Any optimistic outlook for Cobb depends on health. One positive is that his 2019 injuries had nothing to do with his elbow. Another is that while Cobb was not effective at all in his limited innings last season, it almost certainly was because of his hip and knee. The last time Cobb looked completely healthy was in that second half in 2018 when he had his confounding split-change working.
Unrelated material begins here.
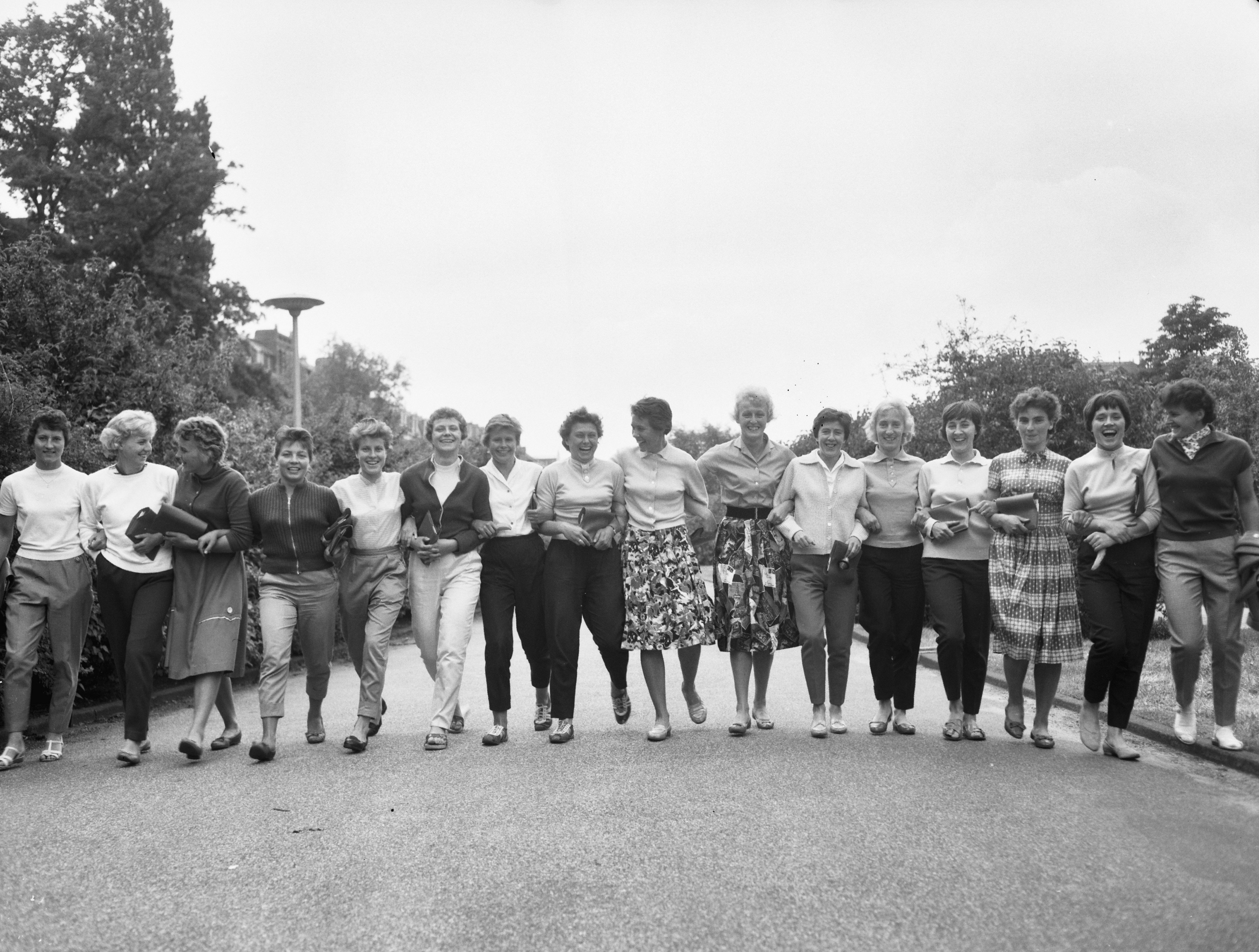 Collectie / Archief : Fotocollectie Anefo Reportage / Serie : [ onbekend ] Beschrijving : Eerste deelnemers van het wereldkampioenschap veldhandel Amsterdam gearriveerd, ploeg van West en Oost Duitsland Datum : 10 juni 1960 Locatie : Amsterdam, Duitsland Trefwoorden : deelnemers, ploegen, wereldkampioenschappen Fotograaf : Bilsen, Joop van / Anefo Auteursrechthebbende : Nationaal Archief Materiaalsoort : Negatief (zwart/wit) Nummer archiefinventaris : bekijk toegang 2.24.01.04 Bestanddeelnummer : 911-3286

In a sense, a bounce-back for Cobb would simply involve staying healthy. There’s little doubt that the O’s would be thrilled to move him and what’s left of the two years and $29 million on his contract. They may be able to do that if he’s mediocre, but they won’t have a chance if he can’t stay on the field. Besides John Means, a rookie, or another pitcher making a John Means-like ascension, Cobb is one of the few remaining hopes on the O’s roster for competent starting pitching. It would be nice to see him at least clear that hurdle.
Any discussion of Givens involves a few things. The first is that he’s still much better against right-handed batters:
Givens career vs. RHB: .251 wOBA (212.2 IP)
Givens career vs. LHB: .322 wOBA (110.1 IP)
That’s pretty much stayed the same during the last three years (.261 wOBA vs. RHB; .312 wOBA vs. LHB).
Next, it’s that he isn’t as good in late-game and/or high-leverage situations. By ERA, the ninth inning has been Givens’s worst (4.54) followed by the 8th inning (3.51). His next closest is the 6th inning, at 3.19.
His issues with high leverage mirror those struggles:
High: .795 OPS (453 PA)
Medium: .581 OPS (310 PA)
Low: .557 OPS (559 PA)
Givens has posted a 4.40 ERA and allowed a .683 OPS in save situations, and he’s posted a 2.85 ERA and allowed a .620 OPS in non-save situations.
Another constant theme for Givens is that he’s a trade chip. Barring an unanticipated switch to being a dominant closer, he’s almost certainly not being used to the best of his abilities. He’s best when he’s able to come into the game in the sixth or seventh inning, preferably against a handful of right-handed batters. He’s also better in brief bursts and when he doesn’t appear in multiple innings or throw more 25 pitches (.641 OPS vs. .663).
Other teams likely envision that type of role for Givens, but the O’s may also be able to use him more optimally in 2020. A full season of a healthy Hunter Harvey would help, along with Bleier returning to form and a couple other relievers performing better. Givens is a good pitcher but not a closer, and that’s OK.